15 outubro 2008

Um sorriso





Tudo parece desabar.
Novamente, o confronto com o desconhecido que não o é mais.
Para onde foste, que não te vejo?

Revejo paredes, revejo corredores, revejo janelas donde vejo o Porto com o rio ao fundo, revejo batas brancas, revejo sorrisos enternecidos, revejo o medo, revejo elevadores por onde subo e desço, revejo medo, revejo cansaço, revejo um telemóvel silencioso, revejo um rapazinho alto apoiado na mãe, revejo uma namorada que traz uma prenda de um ano de namoro, revejo uma cunhadinha que traz gelados feitos de água, revejo exaustão, revejo o silêncio nos olhares, revejo o teu abandono, revejo um marido/pai com os olhos baços, revejo incredulidade, revejo umas mãos esguias pousadas no lençol, revejo um sorriso tímido, revejo um piscar de olhos cúmplices, revejo lágrimas escondidas, revejo CDs por ouvir, revejo o medo, revejo um abraço da noite, revejo o teu relógio guardado na gaveta, revejo caras amigas, revejo um passeio em cadeira de rodas pelo corredor, revejo uns olhos não tristes mas cansados, revejo súplicas para que te deixem em paz, revejo um telefonema de revolta, revejo-me encostada às paredes, revejo uma mãe em que não me revejo, revejo escadas por onde subo e desço, revejo um soro a ser (finalmente) retirado, revejo as nossas mãos dadas, revejo-me quando me dizem que não falta muito, revejo os teus pijamas coloridos, revejo corredores e paredes de hospital, revejo batas e estetoscópios que entram e saem silenciosos, revejo um corpo frágil, revejo o nº24 na parede do teu quarto.

Revejo o teu sorriso.
Sempre o sorriso.
Que foi contigo.
Tento rever o teu sorriso.
Porque não consigo?

4 comentários:

A Professorinha disse...

Custa-me tanto lê-la... leio e vejo o que se passou com a minha mãe... os gelados de água, os olhos cansados, o desespero... custa-me ler mas tenho sempre que aqui vir todos os dias, para ler...

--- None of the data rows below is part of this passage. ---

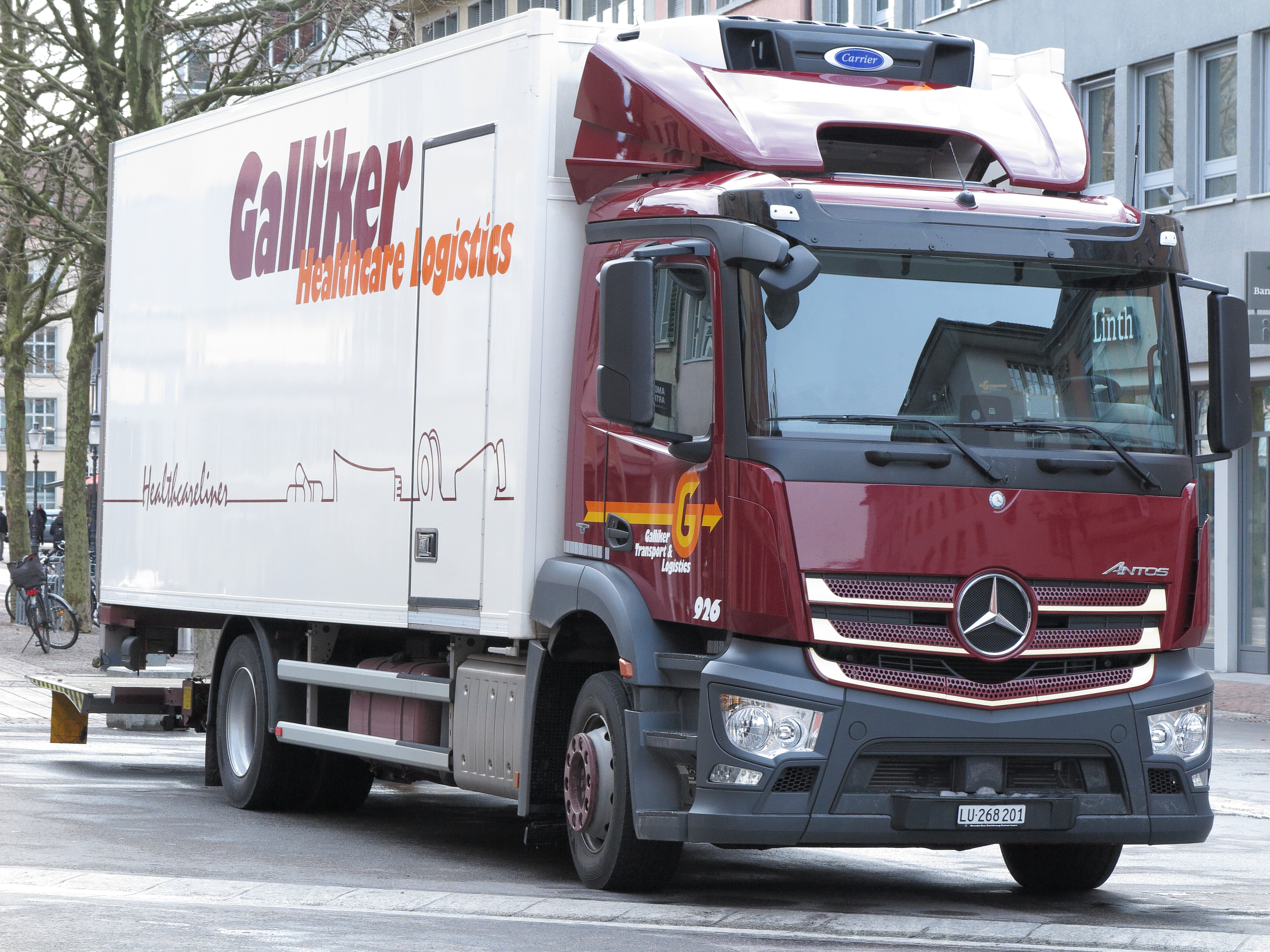 Mercedes-Benz Antos bei der Warenanlieferung in Winterthur
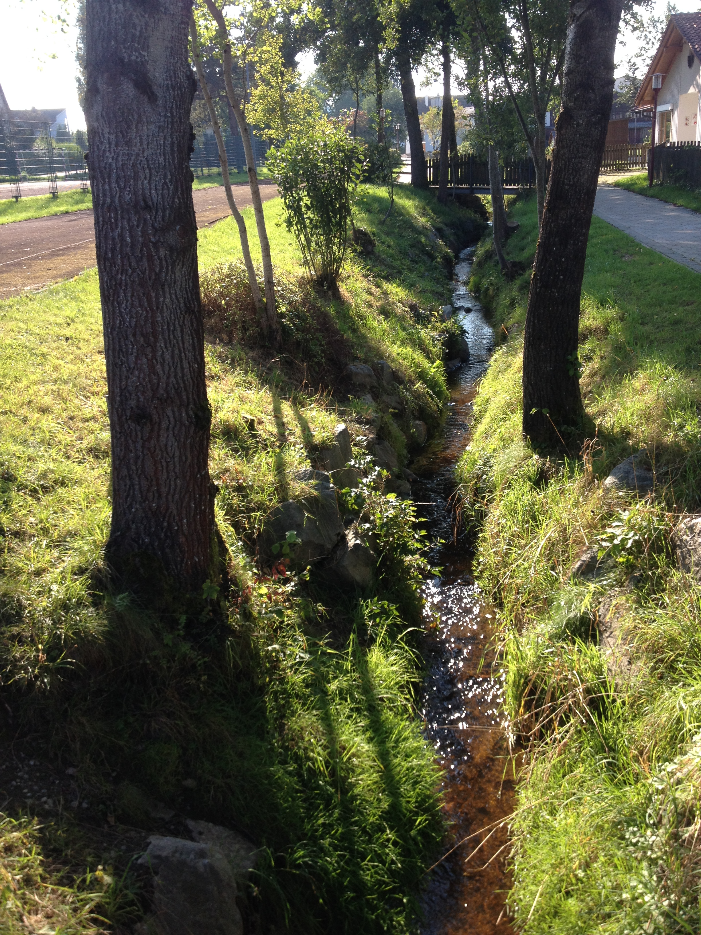 Der Burraubach in Wald (Blickrichtung bachaufwärts).
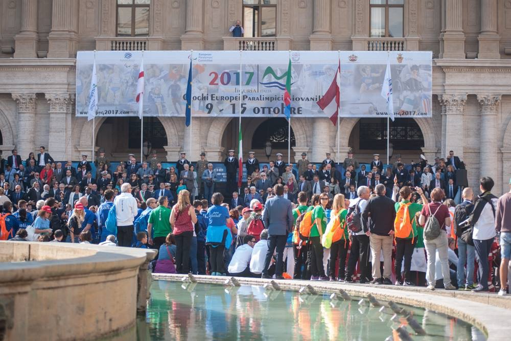 Immagine della cerimonia di apertura dei giochi paralitici 2017
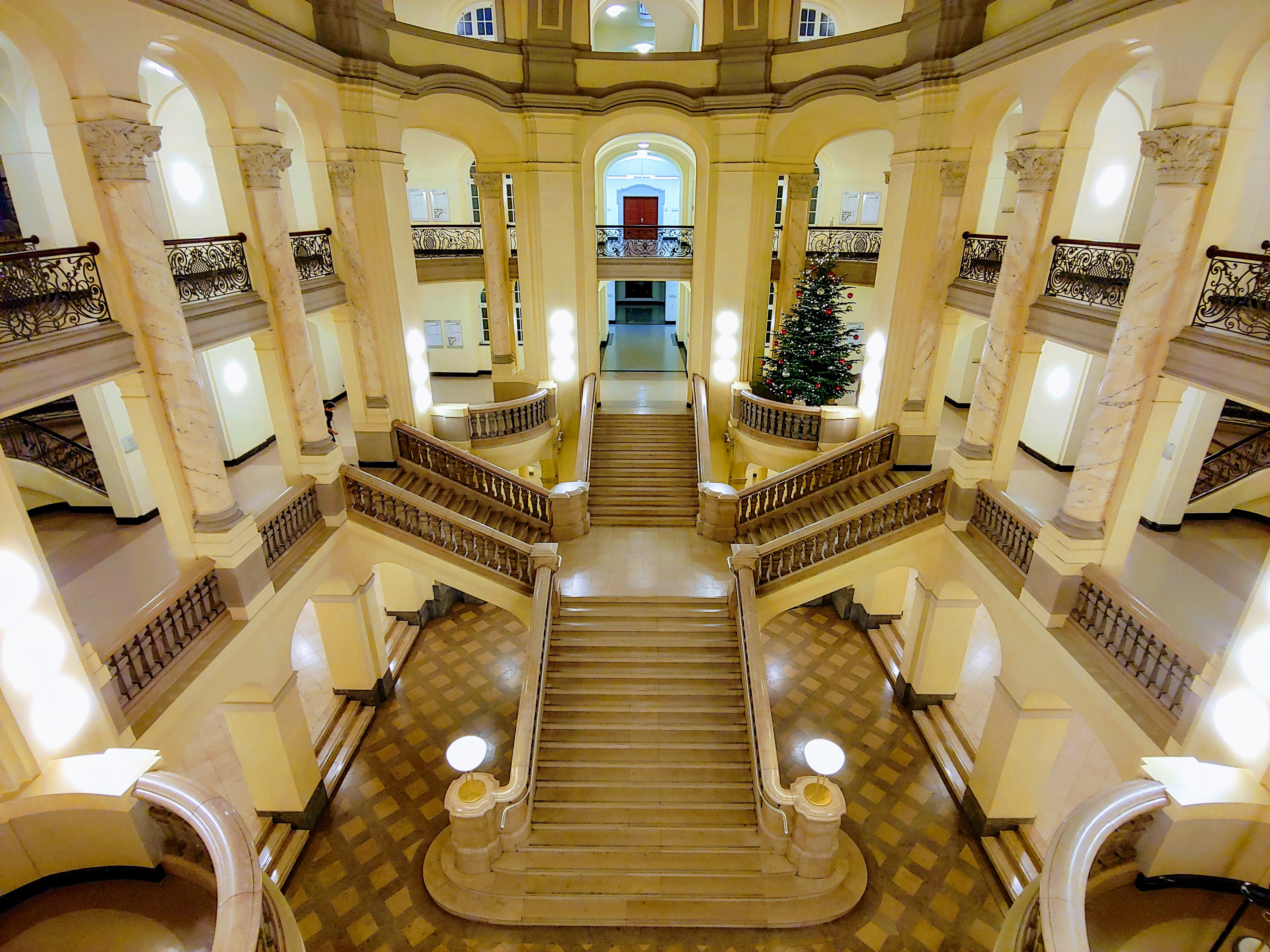 Treppenhaus des Oberlandesgerichts Köln mit Weihnachtsbaum
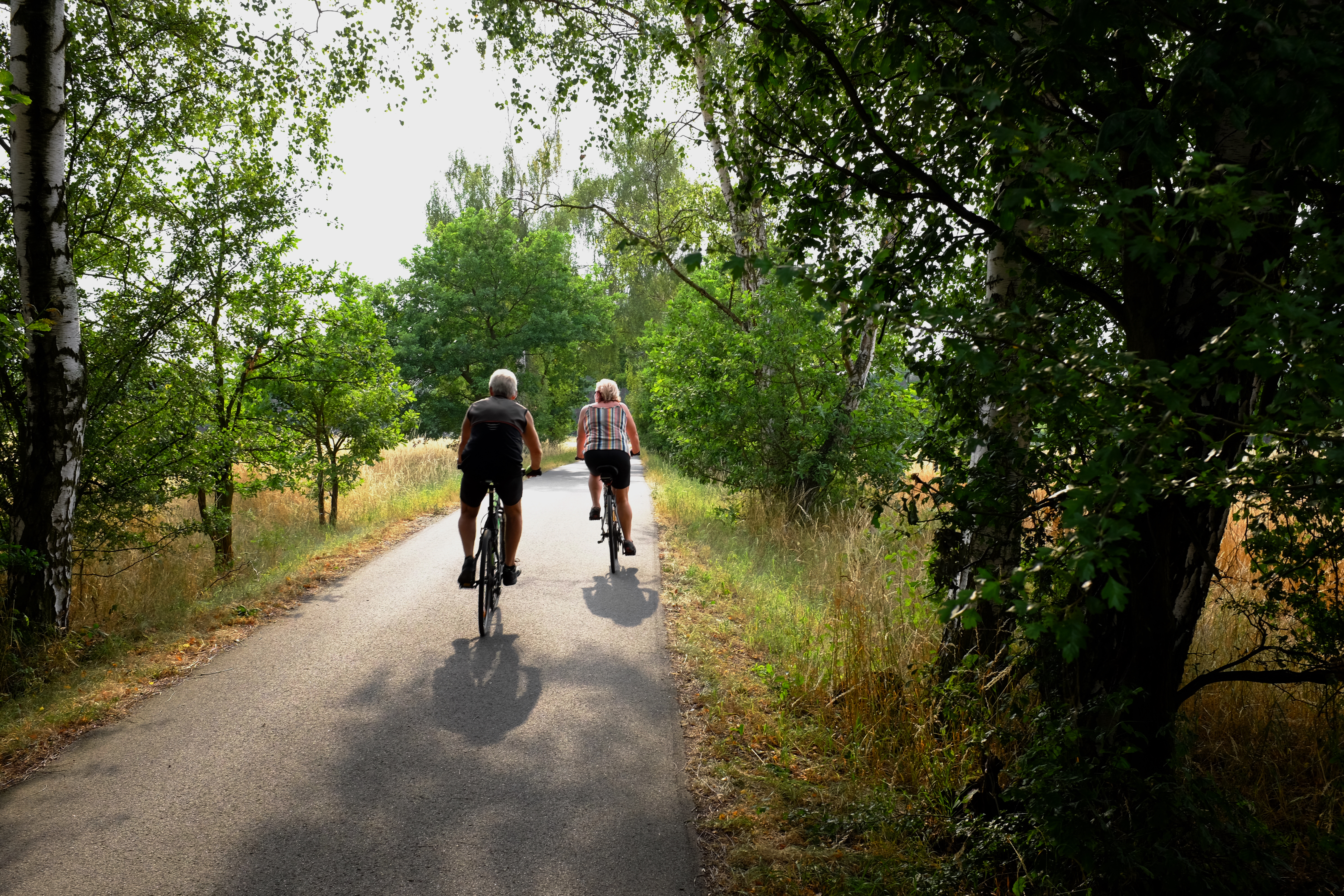 Cyklostezka Ohře u Nebanic, okres Cheb

Quem me dera ter palavras de apoio...

Muitos beijos... imensos...

Anónimo disse...

O PIRILAMPO E A COBRA

( Continuação )

Disse, então, o pirilampo à cobra:

Pois então, come-me!

Come-me mas fica sabendo que não mais terás descanso nem encontrarás alimento que te satisfaça:

Ficarás a luzir para sempre e tudo o que se encaixe na linha da tua cadeia alimentar, atempadamente, de ti fugirá ao ver-te assim luzir!

Foi assim que a cobra não sendo capaz de resistir provou do fruto proibido e nunca mais conseguiu insinuar-se subrepticiamente e encontrar alimento à sua altura já que, à sua brilhante e indisfarçável passagem, sempre assinalada pelo pirilampo, o alimento lhe fugiu para sempre e um luzeiro imenso se acendeu no céu como na terra.

Jaime Latino Ferreira
Estoril, 16 de Outubro de 2008

Anónimo disse...

Isabel;
Continuo a vir aqui todos os dias. Sempre virei.
Mãe e filho estão muitas vezes no meu pensamento...choro consigo nestes dias que antecedem a data da viagem do David.
Permita-me que lhe deixe um beijo.

Anónimo disse...

A fábula e a Esperança

Tal como os pirilampos, os faróis também brilham na noite escura e não são comidos pelos navios assustados! Pelo contrário, orientam-nos.

Foi por tudo isto que a cobra foi expulsa do Paraíso!